The foundations of Milieu therapy were derived from psychoanalytic theory by Europeans
working with children in residential treatment where most of the therapy occurred in daily life situations (Soth, 1997). Milieu therapy is characterized as a type of treatment where the child's social environment
is manipulated for his or her benefit (Gunderson, 1978). Therapy involving milieu treatments often involves the child
living a highly structured life. This type of therapy is based on five components including structure, support, containment,
involvement, and validation (Gunderson, 1978). This approach has been modified
for pre-linguistic children based on the same principles of traditional milieu therapy. The development of pre-linguistic
skills is an important building block in a childs progression to expressive and receptive communication skills needed to function
and thrive in society (Warren, 2002).
The Prelinguistic Milieu Teaching (PMT) technique (Yoder and Warren, 1998)
was developed by Yoder and Warren at the Vanderbilt University. This technique uses a setting
(preferably the home) and situation in which the children are naturally disposed to employ proto-declaratives (Yoder &
Warren, 2002).
Prelinguistic Milieu Teaching (PMT) is an early intervention method that has
been studied to increase language development in young children with language delays. In a study by Yoder and Warren (2002),
39 pre-linguistic children with intellectual disabilities and their parents were paired up and each randomly assigned to a
Responsivity Prelinguistic Milieu Teaching (RPMT) group or a control group. Language was assessed before the study, and then
at six, nine, and twelve months post-RPMT through the Communication Development Inventory-Infant Scale (CDI-I) and coding
and transcription of the parent-child interaction sessions. The parents were
trained in 12 sessions RPMT before beginning the curriculum with their child. PMT
involves direct services for children along with a program of parent education. The outcomes showed that some children in
the experimental group improved in communication skills and some declined in skills. The study found that children with Down
Syndrome did not show improvement. The research in this area is very limited,
thus the findings do not show that RPMT is a consistently effective program. In
light of the varied findings, continued research is needed to determine which children are best served by this type of intervention.
The underlying basis of PMT is that it does not focus on making the child
talk, but rather helps build the first stage of communication. PMT builds the child's motivation and awareness of a communication
partner (Yoder & Warren, 2001). Though little research has been done in this area, clinical insights reveal children to
be much less frustrated when they learn to communicate.

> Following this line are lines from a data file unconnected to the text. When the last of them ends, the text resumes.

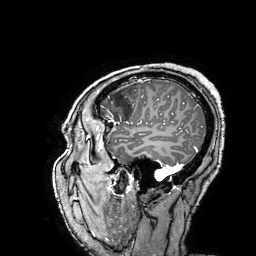
{
  "modality": {
    "type": "brain MRI",
    "field_strength": "3T"
  },
  "series": "3D T1-weighted turbo field echo with SENSE",
  "study_topic": "ring-enhancing brain masses"
}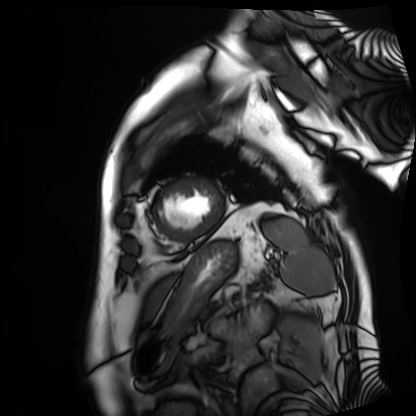
– modality — cardiac MRI
– subject group — patient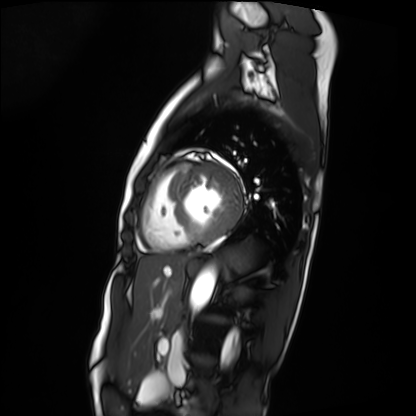
Q: What kind of scan is this?
A: Cardiac MRI.
Subject group: patient.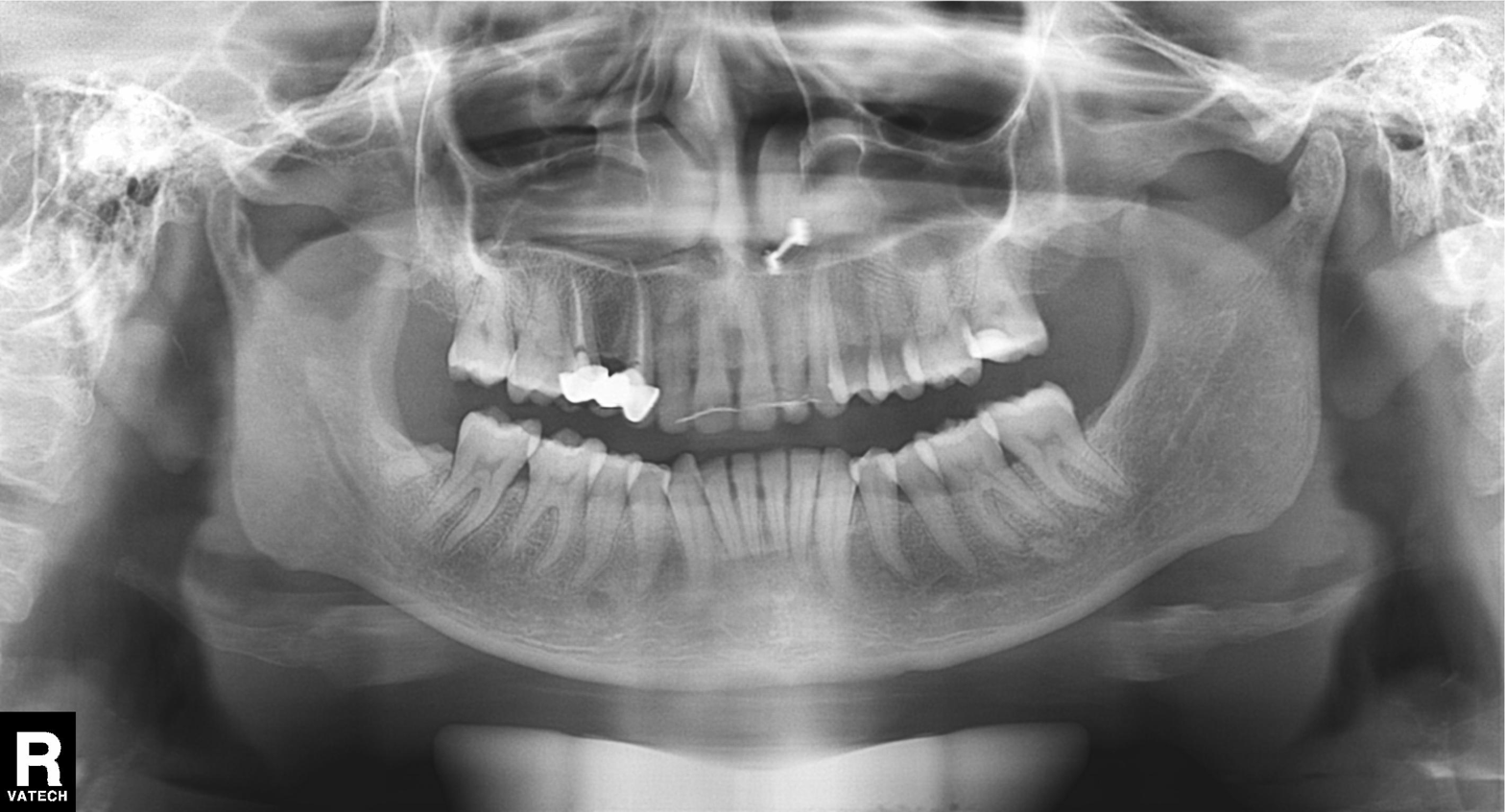
modality: panoramic dental radiograph (orthopantomogram)
finding: tooth impaction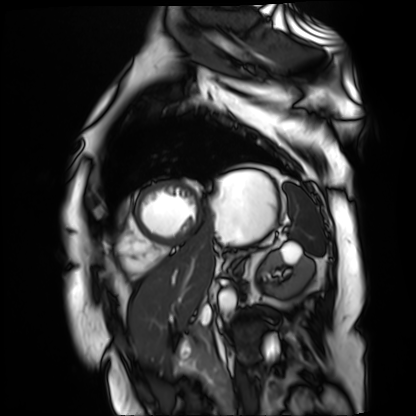
Clinical context: Cardiac MR image of the myocardium. Subject cohort: cardiac patient.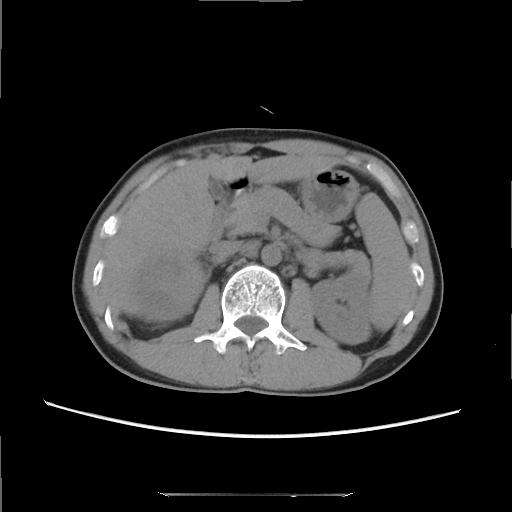
Multiphase abdominal CT, liver, non-contrast phase. Patient: male, age 39. History: cirrhosis, viral hepatitis.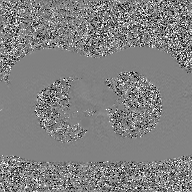
Summary:
2D phase-contrast cine MRI of the ascending aorta, GAN super-resolution reconstruction.

PMT is based on the same underlying principles as the Hanen Program. PMT focuses
on three main factors in increasing language. The first is to follow the child's
lead because children learn best with things that interest them (McCathren, Yoder, & Warren, 1995). The PMT therapist or the primary care provider first observes the child and waits to communicate until
assured of what the child is focused on. Intervention occurs face-to-face with
the child while the therapist or parent talks to the child about what he or she is doing or playing with.
The second principle of PMT is to increase communication attempts by placing
a favorite toy or food in sight but out of the reach so the child will have to attempt to ask for it. If a child loves to eat bananas, the parent would place the banana just out of reach of the child
so to create an environment where the child has to attempt to communicate to request it.
The last PMT principle is to use social games.
The game should be fun, provide greater incidence of natural reinforcement, and enhance the motivation of the child
and caregiver to be more consistent and effective in their communicative efforts (McCathren, Yoder, & Warren, 1995). Games can vary in complexity from playing peek-a-boo to duck-duck-goose.
The research for Responsivity education and Prelinguistic Milieu Teaching
(RPMT) has shown to be effective in some children with intellectual disabilities
whose parents have high responsivity to their childs communication (Yoder & Warren, 2001) but ineffective with others. Yoder and Warrens
findings have expanded the research focused on the importance of direct parental involvement in the childs development of
proto-declaratives.
RPMT is also reported to increase the responsivity of the parent and create
greater opportunities for interaction between the parent and the child (Yoder & Warren, 2001). Each time this training
is done, the repetitiveness of the framework may provide an expectedness that the parent can prepare for and work on using
the Hanen Method. Yoder and Warren (2001) believe motivation in doing the home-based
therapy may also increase due to more interactions.
Children with intellectual deficits are more likely to benefit from language
forms in their zone of proximal development rather than being taught word production (Yoder & Warren, 2002). RPMT supports parents by teaching them language facilitation techniques to increase their childs
communicative acts. The key to the effectiveness of treatment is the parents
ability to interactively communicate with their child (Yoder & Warren, 2002).
While piloting the Parent-Child Session, a technique used several times throughout
Yoder and Warrens (2002) research study to determine each parents responsivity, it was established that parent-child interactions
without structure resulted very few opportunities for parents to be able to respond.
Introducing greater structure with the PMT technique would help increase opportunities for parents to respond.